- _Entries supplied_
━━━━

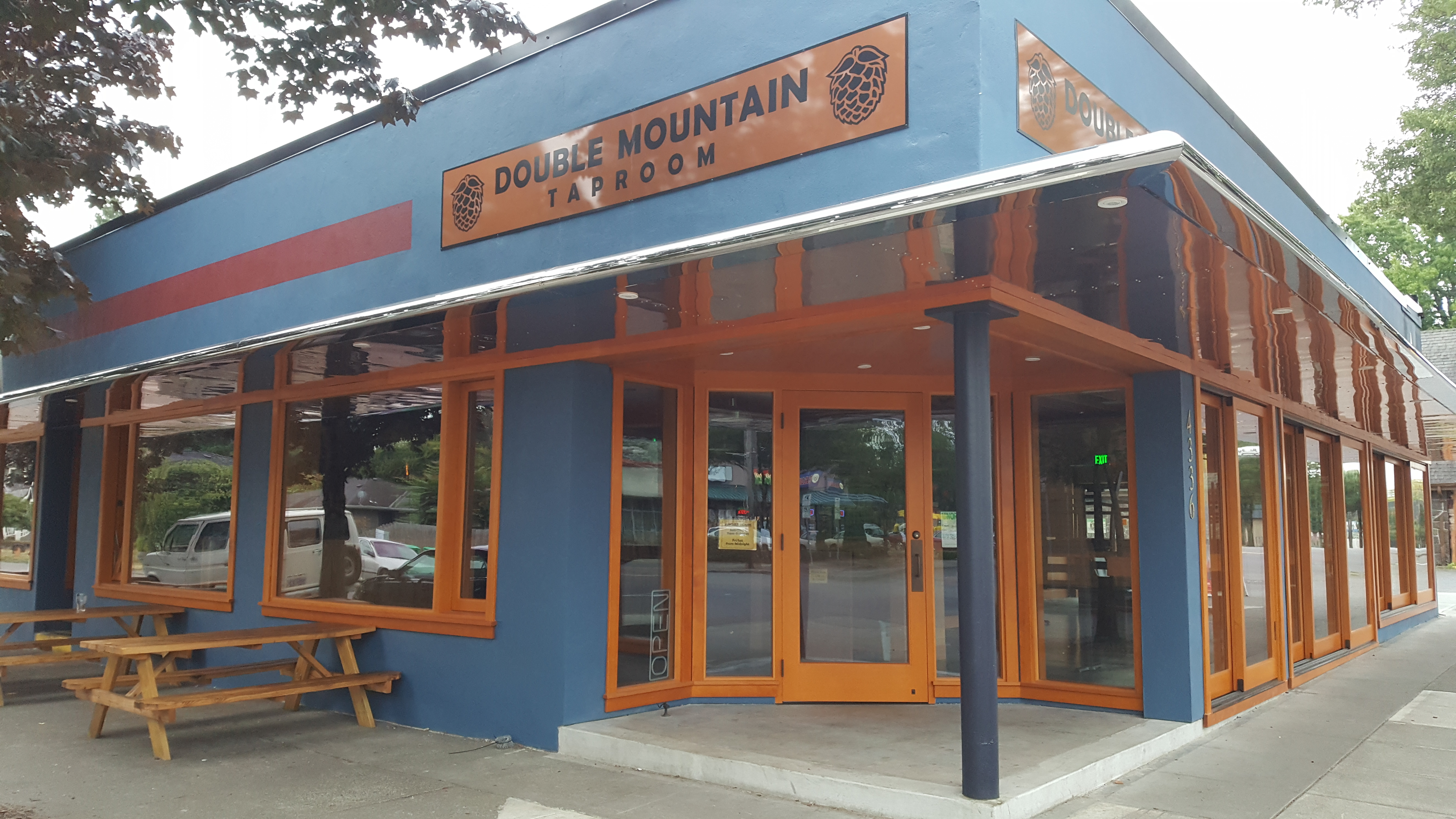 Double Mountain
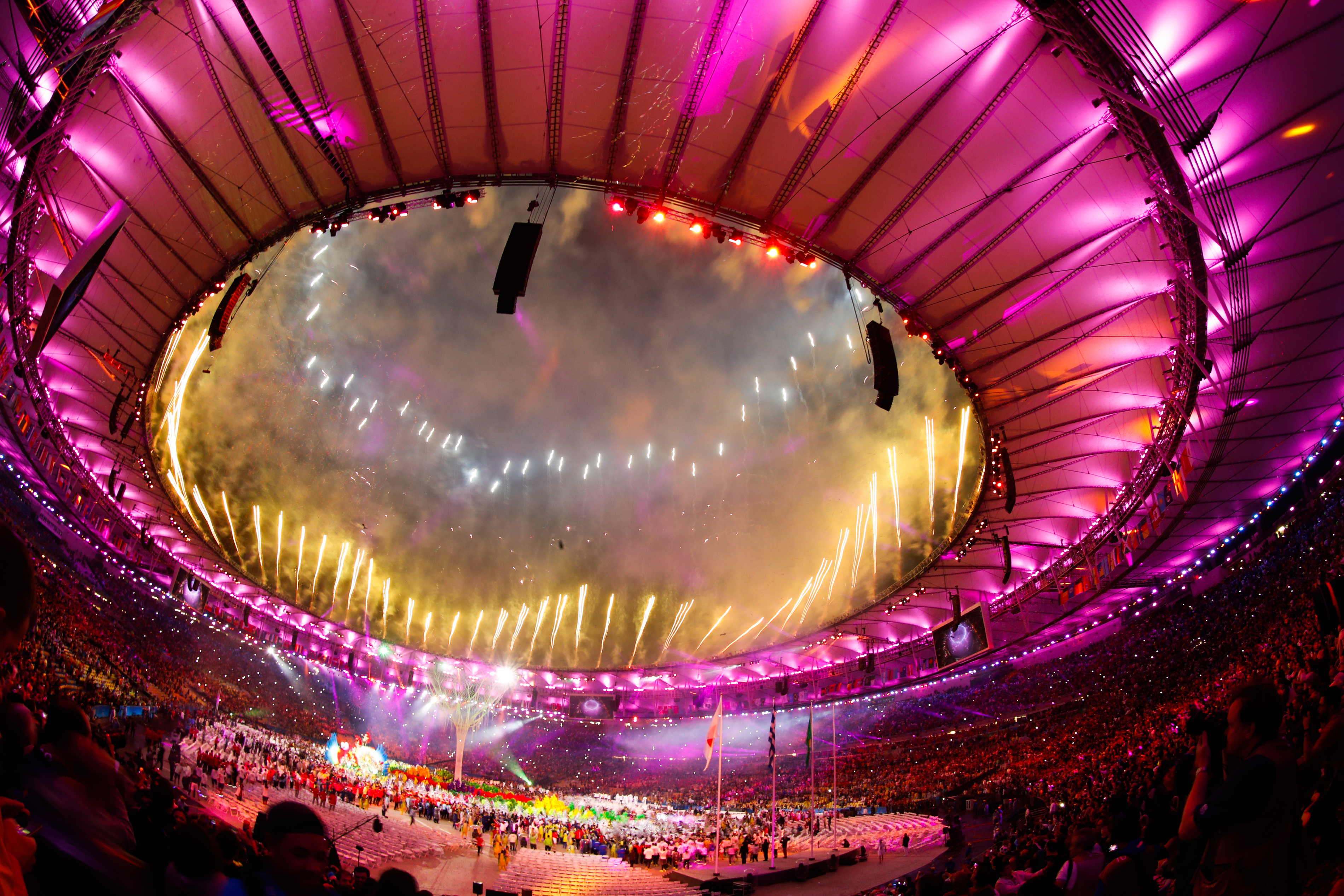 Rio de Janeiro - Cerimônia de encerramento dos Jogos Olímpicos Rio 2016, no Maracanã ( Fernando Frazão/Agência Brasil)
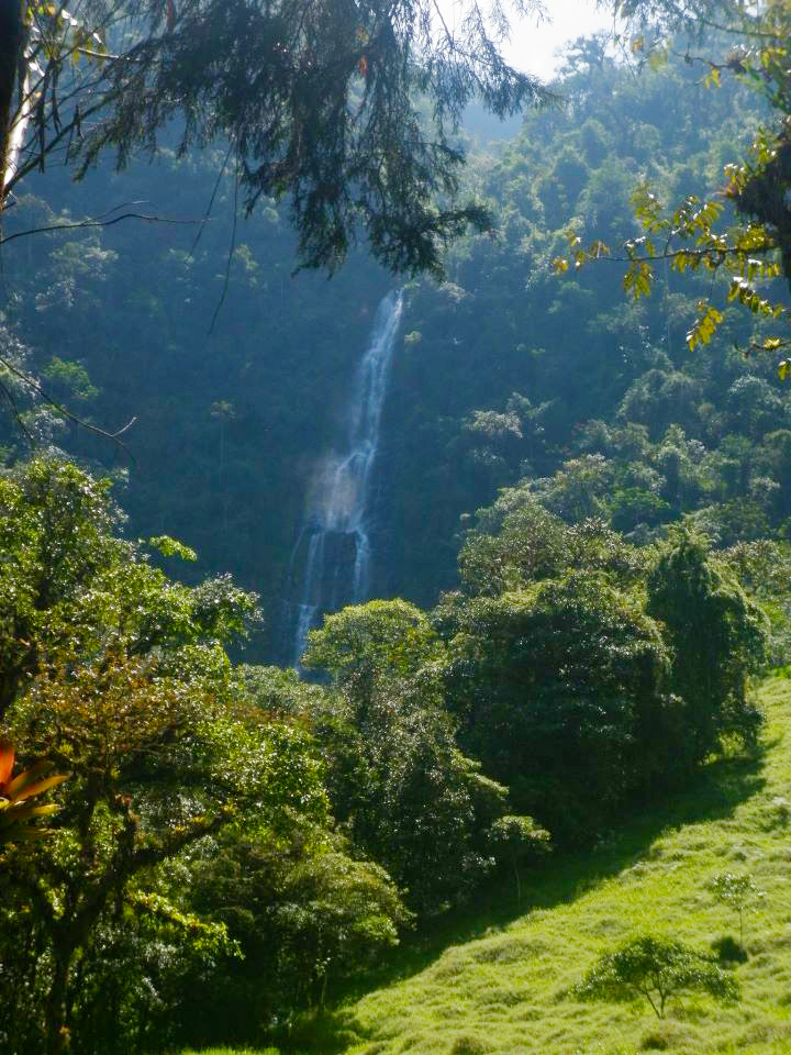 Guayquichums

━━━━

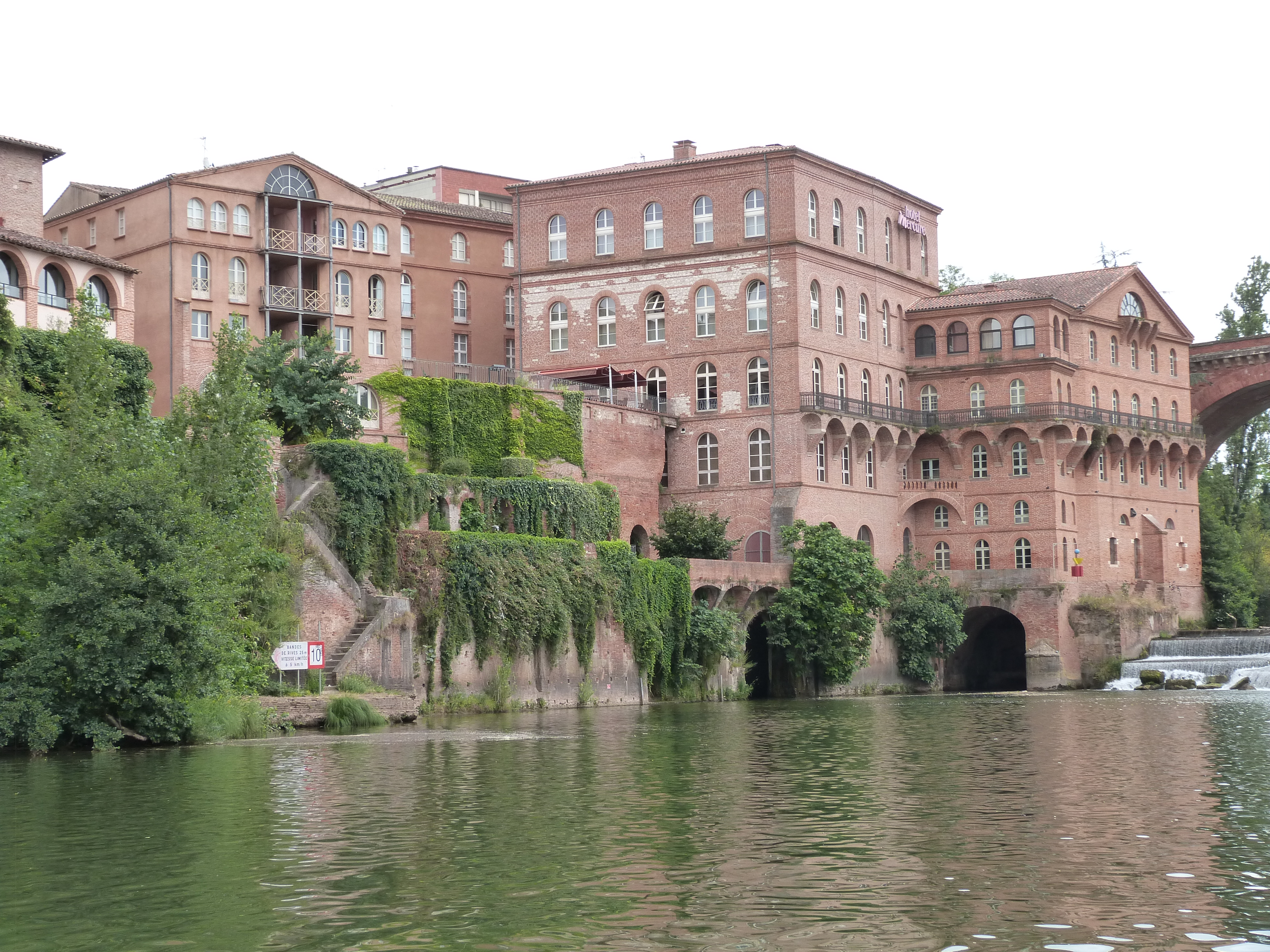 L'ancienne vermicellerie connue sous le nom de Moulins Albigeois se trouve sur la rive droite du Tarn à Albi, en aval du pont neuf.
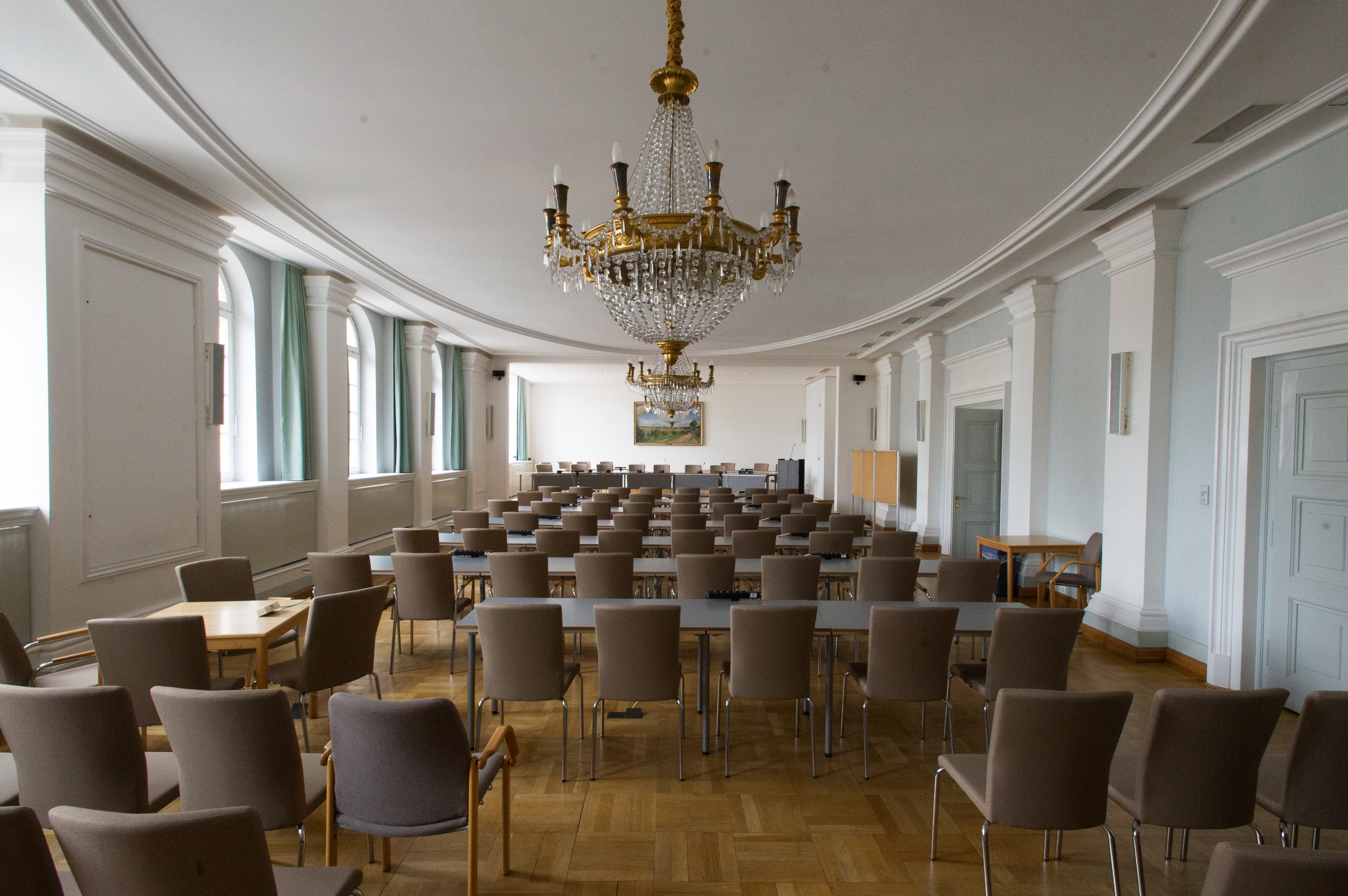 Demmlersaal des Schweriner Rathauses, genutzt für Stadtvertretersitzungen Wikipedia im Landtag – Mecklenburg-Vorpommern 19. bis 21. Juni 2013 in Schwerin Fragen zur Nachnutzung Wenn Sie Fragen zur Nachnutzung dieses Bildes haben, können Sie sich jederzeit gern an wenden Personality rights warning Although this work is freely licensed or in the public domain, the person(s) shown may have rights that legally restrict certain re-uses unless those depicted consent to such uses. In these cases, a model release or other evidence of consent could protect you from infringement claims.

━━━━

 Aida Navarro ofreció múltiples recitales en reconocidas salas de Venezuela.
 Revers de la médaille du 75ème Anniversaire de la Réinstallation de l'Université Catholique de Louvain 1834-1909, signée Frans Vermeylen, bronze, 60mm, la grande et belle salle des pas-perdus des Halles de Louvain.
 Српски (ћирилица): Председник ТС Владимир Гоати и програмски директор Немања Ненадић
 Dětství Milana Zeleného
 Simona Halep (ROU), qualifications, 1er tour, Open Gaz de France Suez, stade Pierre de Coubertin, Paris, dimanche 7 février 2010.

━━━━

- _Exercise brief_
Please copy, exactly and with nothing else, the lines above beginning at the line that has "Revers de la" and ending with the line that has "Simona Halep (ROU), qualifications, 1er".

- _Solution_
 Revers de la médaille du 75ème Anniversaire de la Réinstallation de l'Université Catholique de Louvain 1834-1909, signée Frans Vermeylen, bronze, 60mm, la grande et belle salle des pas-perdus des Halles de Louvain.
 Српски (ћирилица): Председник ТС Владимир Гоати и програмски директор Немања Ненадић
 Dětství Milana Zeleného
 Simona Halep (ROU), qualifications, 1er tour, Open Gaz de France Suez, stade Pierre de Coubertin, Paris, dimanche 7 février 2010.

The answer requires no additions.